I think of my parents walking to the hilltop. I think of my great-grandmother in white, bowing low under a tree in Ethiopia. I think of my great-uncle, lifting the Orit in front of a nation. And I think of myself-just a mother with a candle, trying to hold onto something sacred in a world moving too fast.

Ambober, Ethiopia, 1956: My great-grandmother praying during Sigd in Ambober, Ethiopia.
There’s a rhythm to Sigd: fasting and climbing, confessing and blessing, silence and song. In Ethiopia, that rhythm was lived with the whole body. Now, in my home, it’s lived in fragments-in words, in rituals improvised and quiet, but still meaningful.
Sigd teaches that return is always possible. That silence can hold memory. That even in diaspora, even in isolation, we are not erased.
One day, I hope my daughters will lead their own rituals. I hope they’ll remember these candles, this table, this quiet attempt to pass something down. I hope they’ll feel Sigd not as a story they were told, but as a birthright they embody.
Until then, I’ll keep lighting the flame. I’ll keep telling the story.
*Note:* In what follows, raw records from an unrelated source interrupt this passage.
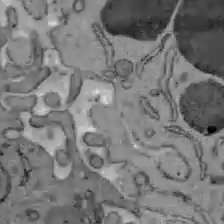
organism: C57BL Mouse
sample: Liver
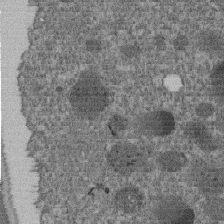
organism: C. elegans
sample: C. elegans embryo early stage
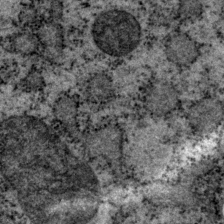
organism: P. pacificus
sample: Pharynx
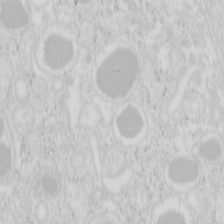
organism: Mouse
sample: Pancreas
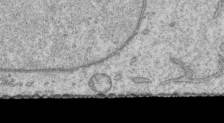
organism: Human
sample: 1205lu cells
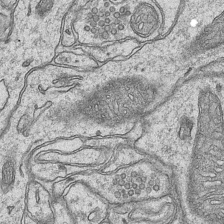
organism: Mouse
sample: CA1 Hippocampus
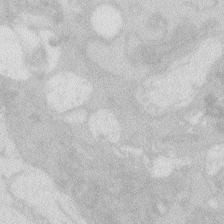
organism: Zebrafish
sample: Macrophage
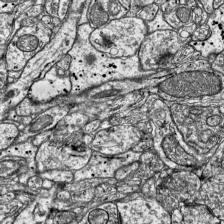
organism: Mouse
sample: Visual Cortex
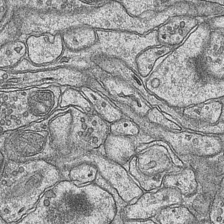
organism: Mouse
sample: CA1 Hippocampus
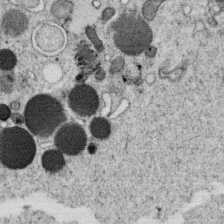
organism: C. elegans
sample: C. elegans oocyte; sperm cells
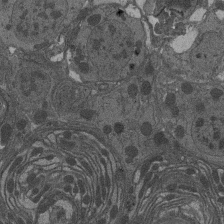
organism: Drosophila
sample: Antenna
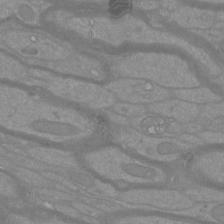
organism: Mouse
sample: Cortical neurons
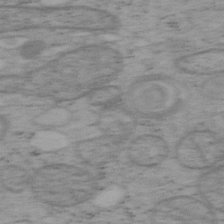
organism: Mouse
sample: OT-I killer T cells with ID8 ovarian cancer cells
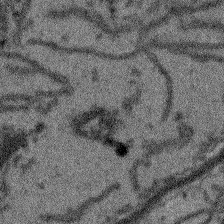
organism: Arabidopsis thaliana
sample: Root tip
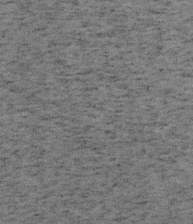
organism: Mouse
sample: OT-I killer T cells with ID8 ovarian cancer cells
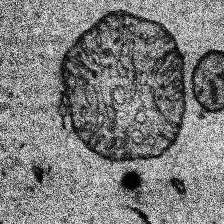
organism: Human
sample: Temporal Lobe
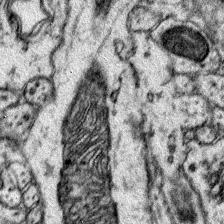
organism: Mouse
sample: Primary visual cortex
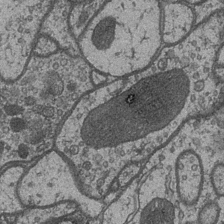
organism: Drosophila
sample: Optic medulla
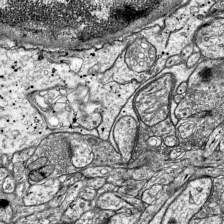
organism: Mouse
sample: Visual Cortex
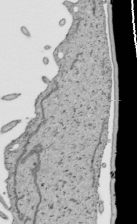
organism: Human
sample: Mitochondria in HCT116 cells
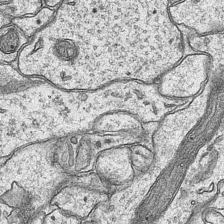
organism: Mouse
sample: CA1 Hippocampus
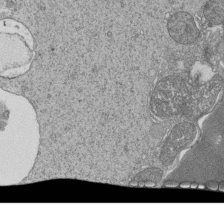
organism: Tetrahymena
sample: Cilia in tetrahymena
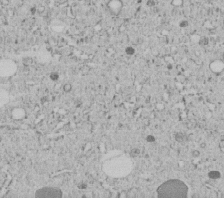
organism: C. elegans
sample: C. elegans embryo early stage
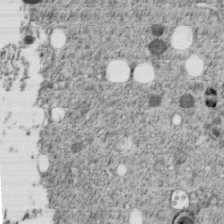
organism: C. elegans
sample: C. elegans embryo early stage
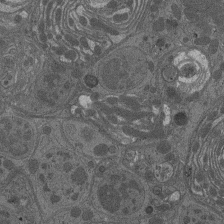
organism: Drosophila
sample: Antenna
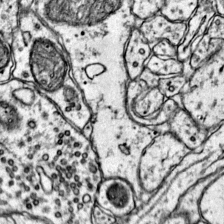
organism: Mouse
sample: Primary visual cortex
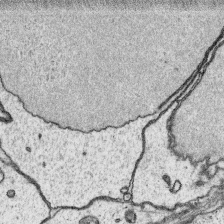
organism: Platynereis dumerilii
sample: Parapodia
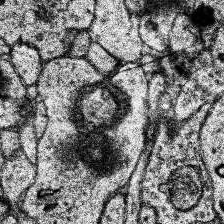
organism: Human
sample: Temporal Lobe
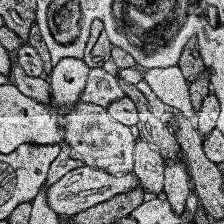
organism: Human
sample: Temporal Lobe
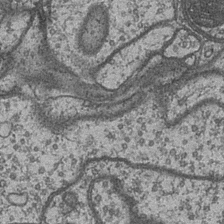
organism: Drosophila
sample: Optic medulla
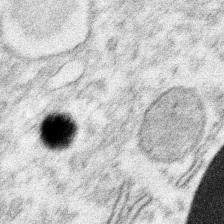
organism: Xenopus
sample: Cilia; centrioles in frog embryo cells
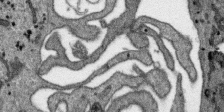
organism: Human
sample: Lung epithelial cells, uninfected (mock) control
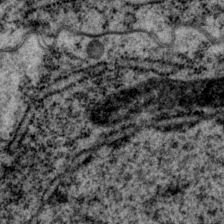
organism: P. pacificus
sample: Pharynx
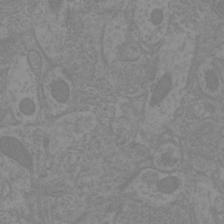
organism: Mouse
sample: Cortical neurons
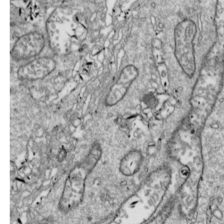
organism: Drosophila
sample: Cell division; meiosis; drosophila spermatocytes
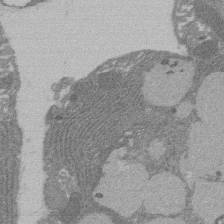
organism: Rat
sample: Salivary granule
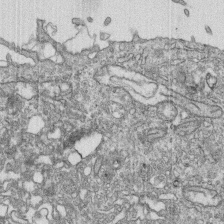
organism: Human
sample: HeLa cell HIV synapse
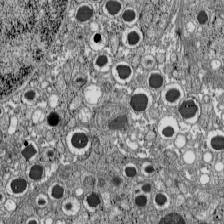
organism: C57BL Mouse
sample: Pancreatic islet
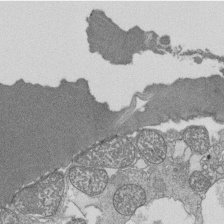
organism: Tetrahymena
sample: Cilia in tetrahymena
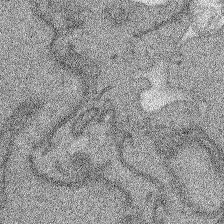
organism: Human
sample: HeLa cells
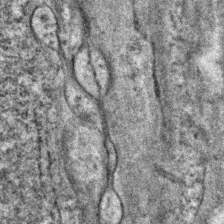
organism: C. elegans
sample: C. elegans embryo
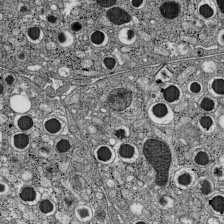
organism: C57BL Mouse
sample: Pancreatic islet
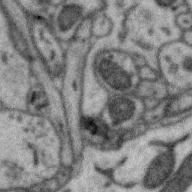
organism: Zebra finch
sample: Brain
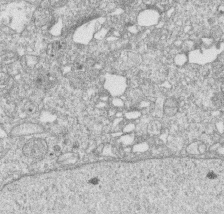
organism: Human
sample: HeLa cell HIV synapse
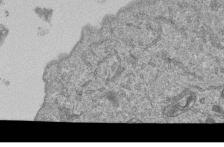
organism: Human
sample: MDA-MB-231 cells
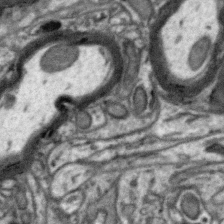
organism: Zebra finch
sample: Brain
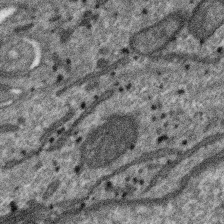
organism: Human
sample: Lung epithelial cells infected with SARS-CoV-2
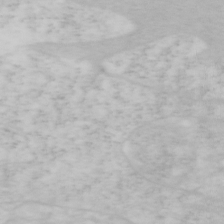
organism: Mouse
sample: OT-I killer T cells with ID8 ovarian cancer cells
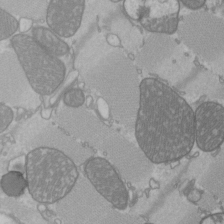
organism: C57BL Mouse
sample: Heart
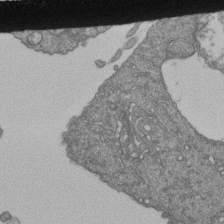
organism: Human
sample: Retinal organoid Rod and Cone cells
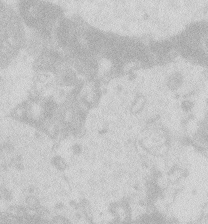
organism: Zebrafish
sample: Macrophage
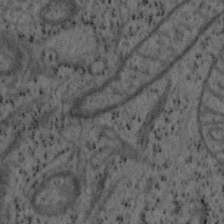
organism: Human
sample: HeLa cells
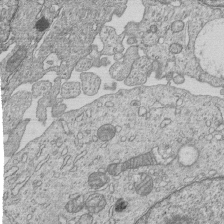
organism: Human
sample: MDA-MB-231 cells
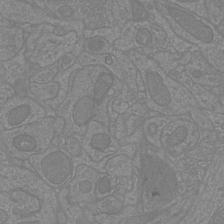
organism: Mouse
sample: Cortical neurons
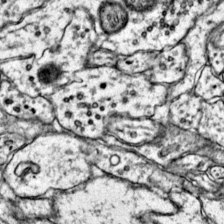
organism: Mouse
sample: Primary visual cortex
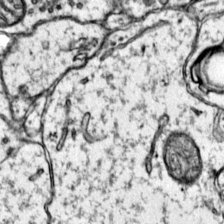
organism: Mouse
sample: Primary visual cortex
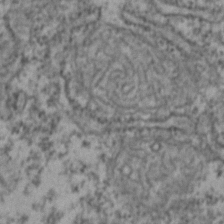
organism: Zebrafish
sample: Zebrafish embryo
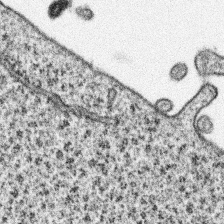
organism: Human
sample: HeLa cells

And I’ll keep whispering into the quiet:
We are still here.
Wishing you a happy and meaningful Sigd.
Glossary
- Beta Israel: The historic Ethiopian Jewish community.
- Sigd: A holiday observed by Beta Israel 50 days after Yom Kippur to reaffirm commitment to the covenant and Torah.
- Kes/Kessim: Spiritual leaders (priests) in the Ethiopian Jewish tradition.
- Orit: The sacred text of Beta Israel, written in Ge’ez, including the Five Books of Moses and other scriptures.
- Ge’ez: Ancient liturgical language used in Ethiopian Jewish religious life.